The buzzing world of Decentralized Finance (DeFi) has racked up its fair share of brickbats and bouquets ever since rising to popularity in 2020. It broadly refers to non-custodial, peer-to-peer financial services built on smart contract-enabled protocols, usually for services like lending, flash loans, trading, insurance, and many others.
But with the innovations comes the money, and with the money come scams. Millions of dollars have been lost to DeFi exploits, hacks, “rugpulls,” and flat-out frauds in the past many months, with most of the stash exiting the market to never return.
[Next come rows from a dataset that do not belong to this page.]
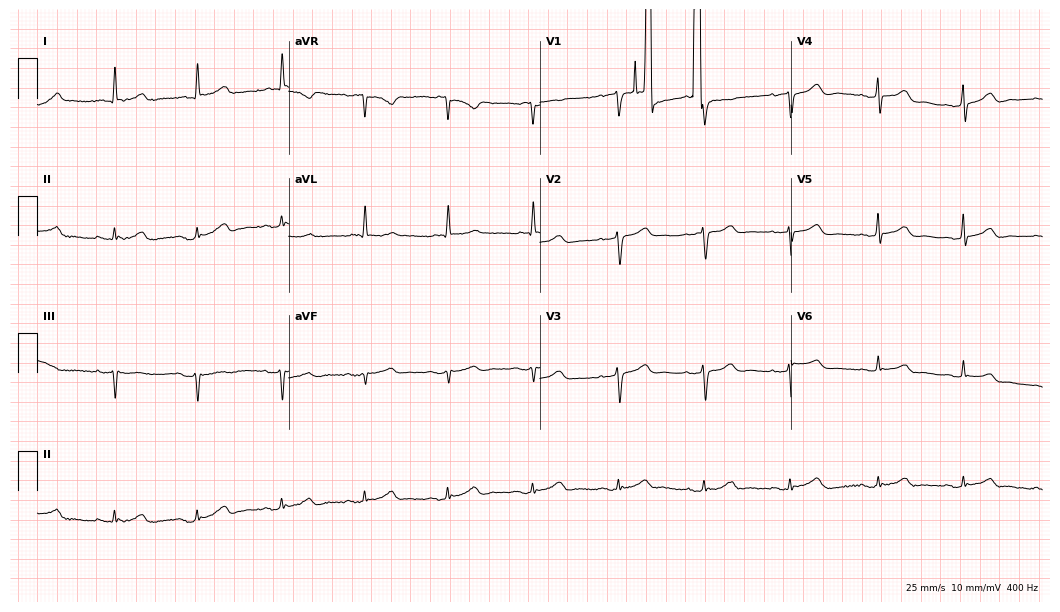
Electrocardiogram, a 73-year-old female patient. Overall reading on record: normal ECG.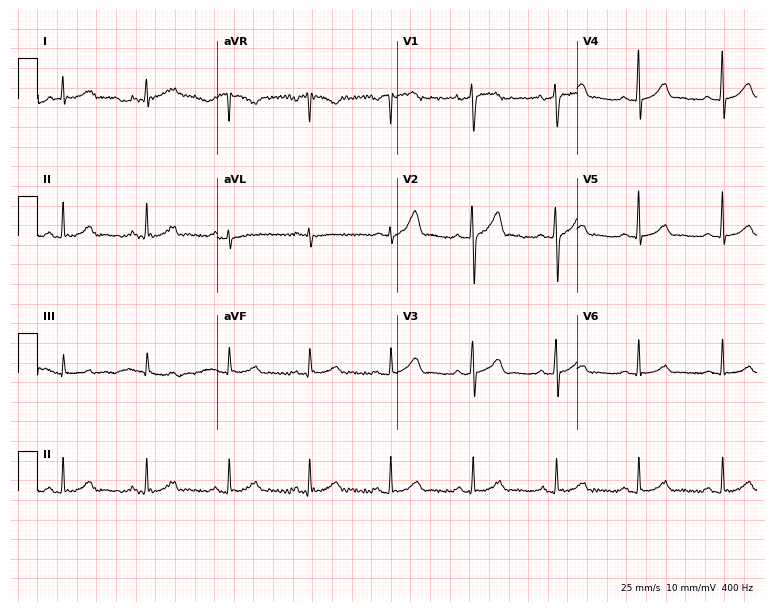
ECG (7.3-second recording at 400 Hz) — a 51-year-old male patient. Labelled as a normal ECG.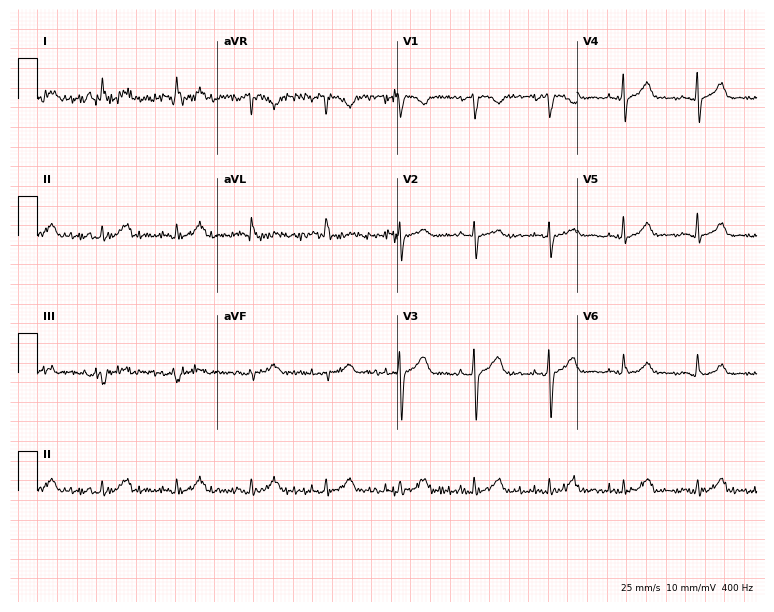
Standard 12-lead ECG recorded from a 54-year-old male patient (7.3-second recording at 400 Hz). None of these six findings is recorded: first-degree AV block, right bundle branch block (RBBB), left bundle branch block (LBBB), sinus bradycardia, atrial fibrillation (AF), sinus tachycardia. Only these six findings were labelled.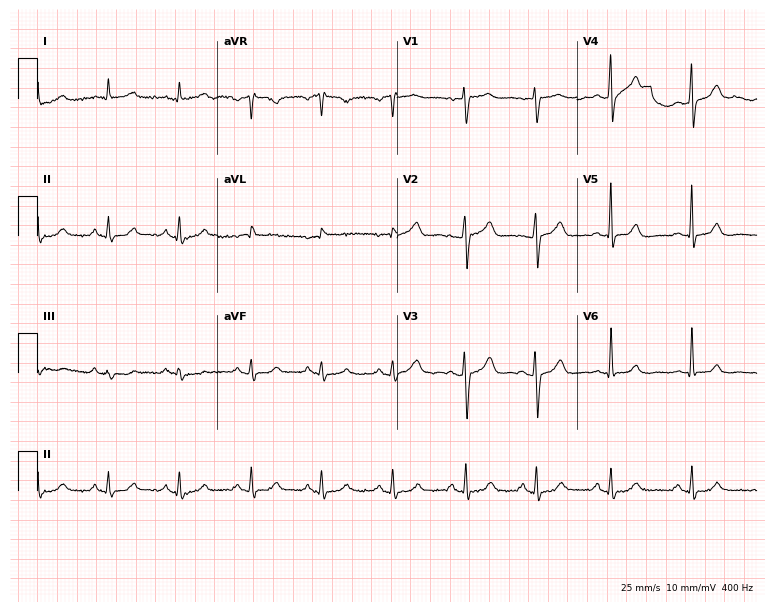
12-lead ECG (7.3-second recording at 400 Hz) from a 63-year-old man. Labelled as a normal ECG.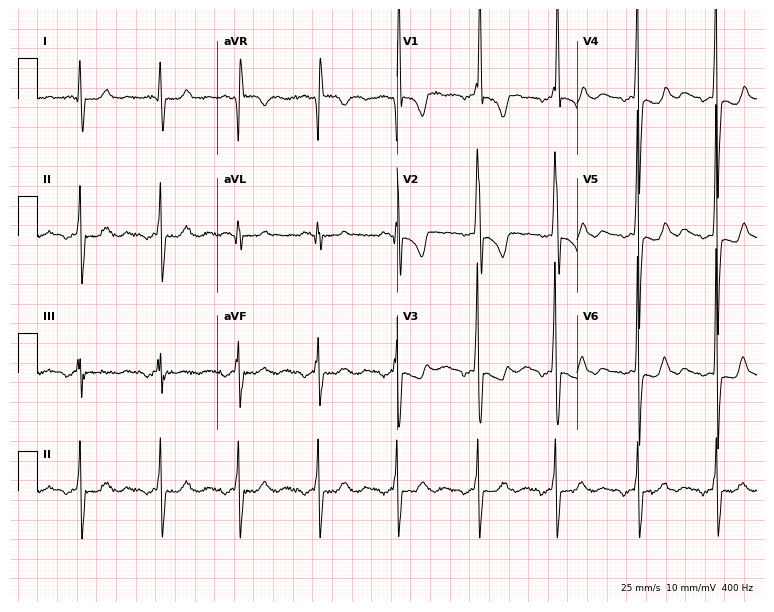
12-lead ECG from a female, 31 years old. No first-degree AV block, right bundle branch block, left bundle branch block, sinus bradycardia, atrial fibrillation or sinus tachycardia recorded for this tracing.

Binance Smart Chain, the smart contract-enabled version of the Binance Chain, has emerged as a hotbed for such scams. Names like BurgerSwap, Belt Finance, Impossible Finance, and others, have accounted for millions of dollars worth of damages, with some like ‘SafeDollar’ on Polygon have dropped to $0 after getting exploited by hackers.
Not all hope is lost, however. There are ways to remain protected and lessen risks from DeFi exploits. Here’s Jeff Kirdeikis, CEO of DeFi app TrustSwap, with five tips on how users can get in the know and lessen their risk.
Reducing DeFi risks
1. Don’t over-commit.
When it comes to investing in cryptocurrencies, it’s important to never invest more than you can afford to lose. This is the golden rule of investing in general, but it is also extremely applicable to the world of crypto and DeFi. While there is much promise in this sector, DeFi can be extremely risky, and it can be easy to become overzealous in your investments.
Take the time to plan and budget, focusing on building a solid foundation before investing more, but don’t be afraid to make a profit every once in a while. Always remember the crypto market is volatile, so proceed with caution.
2. Do your homework.
As crypto enthusiasts say, DYOR, or Do Your Own Research, before making any investment. The crypto world comes with both great opportunity as well as great risk, so make sure you do your homework to educate yourself from reputable sources.
There is a ton of misinformation out there on the internet, and being an uninformed investor can lead to a downfall. To avoid “shilling,” where people advertise coins that they own in hopes of positively affecting the price and oftentimes so they can sell up on you, it is important to have as much factual knowledge as possible before making a decision to invest.
3. Don’t overshare.
To ensure your crypto investments are as secure as possible, never share seed phrases or private keys with anybody, even if the website has a secure icon or certificate. If a customer service agent is asking for your phrases or keys, it is most definitely a scam.
The only reasonable time you should ever enter seed phrases or private keys is if you change hardware wallet, browser, or device and need to restore your wallet. Any other time you reveal this information, you are no longer in control of your wallet and therefore, all of your funds.
4. Do lean on the safe side.
Purchasing a reputable hardware wallet and enabling other security measures, like two factor authentication, will ensure your digital currency will stay as secure as possible. Also beware of malicious applications that can access your tokens or use your device for processing power-consuming mining activities.
The famous “send me 1, I’ll send you 2” scam is common in the crypto world, along with Ponzi schemes apps claiming “free crypto” if you refer a friend. If it’s too good to be true, it probably is!
5. Don’t fall for phishing attacks.
Email databases get hacked frequently, which gives hackers complete access to your personal information and crypto-assets.
Be aware of suspicious emails and links, as hackers obtained your personal information and therefore can easily impersonate the hacked company, and by adding malicious links, access additional confidential information and maybe also your funds.